Но уж точно не своих студентов! Это противоречит не только профессиональной этике, но и здравому смыслу!

Конечно, приятно, когда молодые парни так смотрят. Раньше на меня особо никто не смотрел. Не сказать, что я несимпатичная, но заучек не любят.

Это Юрка почему-то на меня внимание обратил. А так-то в основном все обращают внимание на говорливых, активных, смешливых. Ну, или просто красоток. А это не про меня.

Так что с точки зрения психологии все со мной понятно. А вот здравый смысл и инстинкт самосохранения страдают. И сильно.

Но я, конечно же, не собиралась никак реагировать на ситуацию, кроме как сугубо профессионально, разумеется.

Исключительно профессионально.

Глава 4

Я задержалась на кафедре, накидывая конспекты лекций на следующую неделю.

На улице вовсю гулял сентябрь, готовясь к бабьему лету, настроение было совсем нерабочее. Да и сложно поймать настрой, прекрасно зная, что, по сути, твоя подготовка, поиск каких-то интересных фактов, фишек, чтоб зацепить студентов новой темой – это просто…

 

Да, это просто бисер перед свиньями.

После трех недель работы я начала понимать, почему физкультурников никто не хотел брать. Бисер перед свиньями – это для новичков или равнодушных. А на кафедре, как я успела понять, были в основном люди, увлеченные своей работой, двое из преподавателей, серьезная и строгая Виолетта Федоровна и веселая пышка Антонина Васильевна, даже выходили со своими программами на город и страну. Правда, титулов не завоевали, но и то, что участвовали – огромная честь.
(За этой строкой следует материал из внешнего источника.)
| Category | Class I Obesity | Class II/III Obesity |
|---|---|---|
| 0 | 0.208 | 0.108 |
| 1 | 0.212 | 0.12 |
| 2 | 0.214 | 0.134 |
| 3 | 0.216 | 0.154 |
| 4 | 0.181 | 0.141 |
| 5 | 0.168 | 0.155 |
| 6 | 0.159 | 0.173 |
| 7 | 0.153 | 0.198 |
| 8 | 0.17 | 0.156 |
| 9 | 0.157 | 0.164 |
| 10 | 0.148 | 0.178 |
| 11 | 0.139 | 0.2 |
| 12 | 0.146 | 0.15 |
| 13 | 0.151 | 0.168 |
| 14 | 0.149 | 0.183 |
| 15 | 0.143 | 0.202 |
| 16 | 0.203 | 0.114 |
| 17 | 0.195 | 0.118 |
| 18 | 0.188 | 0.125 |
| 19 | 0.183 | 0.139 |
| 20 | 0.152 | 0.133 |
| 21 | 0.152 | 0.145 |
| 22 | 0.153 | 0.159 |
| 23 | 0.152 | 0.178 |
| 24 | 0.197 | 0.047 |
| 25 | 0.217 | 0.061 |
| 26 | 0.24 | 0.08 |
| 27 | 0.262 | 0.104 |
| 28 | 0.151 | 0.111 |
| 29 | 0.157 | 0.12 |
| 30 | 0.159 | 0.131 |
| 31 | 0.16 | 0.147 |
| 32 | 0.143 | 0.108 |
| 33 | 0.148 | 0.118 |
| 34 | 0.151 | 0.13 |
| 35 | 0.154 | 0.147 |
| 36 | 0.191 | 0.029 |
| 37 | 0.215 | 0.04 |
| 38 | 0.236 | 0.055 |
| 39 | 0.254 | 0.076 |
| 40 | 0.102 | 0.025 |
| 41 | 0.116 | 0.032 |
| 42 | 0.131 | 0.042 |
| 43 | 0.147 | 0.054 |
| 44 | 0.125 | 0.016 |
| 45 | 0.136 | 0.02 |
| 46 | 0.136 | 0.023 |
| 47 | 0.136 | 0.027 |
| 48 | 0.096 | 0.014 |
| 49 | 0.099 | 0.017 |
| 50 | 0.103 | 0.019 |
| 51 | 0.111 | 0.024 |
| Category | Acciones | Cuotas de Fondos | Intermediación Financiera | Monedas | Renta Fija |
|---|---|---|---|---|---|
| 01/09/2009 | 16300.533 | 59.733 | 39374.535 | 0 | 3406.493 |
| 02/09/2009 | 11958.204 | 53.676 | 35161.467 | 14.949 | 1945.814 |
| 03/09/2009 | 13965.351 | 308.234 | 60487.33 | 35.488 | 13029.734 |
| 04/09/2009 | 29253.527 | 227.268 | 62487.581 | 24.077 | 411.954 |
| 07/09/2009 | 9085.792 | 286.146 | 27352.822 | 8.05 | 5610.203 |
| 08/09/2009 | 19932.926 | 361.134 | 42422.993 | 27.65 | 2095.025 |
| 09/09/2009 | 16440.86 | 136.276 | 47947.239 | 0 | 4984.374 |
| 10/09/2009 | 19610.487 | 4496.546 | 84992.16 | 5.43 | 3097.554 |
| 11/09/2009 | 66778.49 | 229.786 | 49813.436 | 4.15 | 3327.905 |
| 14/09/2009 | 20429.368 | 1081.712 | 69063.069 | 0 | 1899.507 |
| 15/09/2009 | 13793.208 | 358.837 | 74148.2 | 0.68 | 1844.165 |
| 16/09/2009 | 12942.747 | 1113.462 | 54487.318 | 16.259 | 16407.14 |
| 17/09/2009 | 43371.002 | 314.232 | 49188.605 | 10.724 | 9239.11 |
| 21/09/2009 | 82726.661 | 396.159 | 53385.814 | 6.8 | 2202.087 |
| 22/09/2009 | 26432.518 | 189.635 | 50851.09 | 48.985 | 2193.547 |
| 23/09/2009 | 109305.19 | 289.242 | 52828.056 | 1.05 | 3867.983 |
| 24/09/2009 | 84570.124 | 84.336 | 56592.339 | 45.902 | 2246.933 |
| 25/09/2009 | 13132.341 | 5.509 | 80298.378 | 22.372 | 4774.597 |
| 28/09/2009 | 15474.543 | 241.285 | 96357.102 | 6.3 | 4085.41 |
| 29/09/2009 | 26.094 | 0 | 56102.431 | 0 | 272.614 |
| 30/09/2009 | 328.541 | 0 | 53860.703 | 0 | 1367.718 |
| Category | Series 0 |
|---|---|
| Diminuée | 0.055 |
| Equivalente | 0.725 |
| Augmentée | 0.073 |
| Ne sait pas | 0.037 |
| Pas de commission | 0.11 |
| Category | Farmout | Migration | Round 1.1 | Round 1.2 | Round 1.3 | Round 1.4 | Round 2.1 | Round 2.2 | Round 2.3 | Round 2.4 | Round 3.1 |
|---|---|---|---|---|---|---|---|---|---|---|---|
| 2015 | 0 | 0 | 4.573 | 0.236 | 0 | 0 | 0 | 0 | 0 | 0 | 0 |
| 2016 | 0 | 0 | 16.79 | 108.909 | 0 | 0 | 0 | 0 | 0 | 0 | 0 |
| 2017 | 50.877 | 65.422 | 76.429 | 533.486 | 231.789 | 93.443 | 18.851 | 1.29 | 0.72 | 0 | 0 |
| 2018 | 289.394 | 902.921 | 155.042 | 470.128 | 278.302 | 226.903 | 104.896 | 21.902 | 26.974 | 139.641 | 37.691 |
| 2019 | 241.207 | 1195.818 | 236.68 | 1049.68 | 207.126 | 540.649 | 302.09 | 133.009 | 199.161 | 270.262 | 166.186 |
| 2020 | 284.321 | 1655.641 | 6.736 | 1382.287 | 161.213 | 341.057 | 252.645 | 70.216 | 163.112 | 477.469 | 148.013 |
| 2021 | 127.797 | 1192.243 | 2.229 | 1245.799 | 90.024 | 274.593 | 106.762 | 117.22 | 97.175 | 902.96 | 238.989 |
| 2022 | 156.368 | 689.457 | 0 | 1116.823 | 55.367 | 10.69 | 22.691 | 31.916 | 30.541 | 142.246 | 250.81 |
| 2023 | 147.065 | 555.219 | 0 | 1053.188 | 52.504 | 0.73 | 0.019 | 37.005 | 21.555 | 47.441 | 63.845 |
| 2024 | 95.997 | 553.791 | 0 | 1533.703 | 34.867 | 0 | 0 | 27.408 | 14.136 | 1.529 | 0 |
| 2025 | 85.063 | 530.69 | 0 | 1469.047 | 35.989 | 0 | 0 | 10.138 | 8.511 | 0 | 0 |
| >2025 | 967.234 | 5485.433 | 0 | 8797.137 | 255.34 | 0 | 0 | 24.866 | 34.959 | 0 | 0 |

Сам университет был по большей своей части гуманитарной направленности. Филологи, журналисты, историки, географы, ну и, конечно, экономисты и менеджеры разных мастей, куда ж без них?

Физкультурники появились в здании недавно. Буквально пять лет назад. Но успели потеснить гуманитариев, и значительно.

Руководство университета очень быстро смекнуло, насколько полезны для имиджа и повышения платежеспособности могут быть спортсмены, и теперь активно набирало все новые и новые группы. Правда, на выходе ничего, кроме различных видов тренеров, учителей физкультуры и тому подобное, предложить не могло, но даже этого хватало.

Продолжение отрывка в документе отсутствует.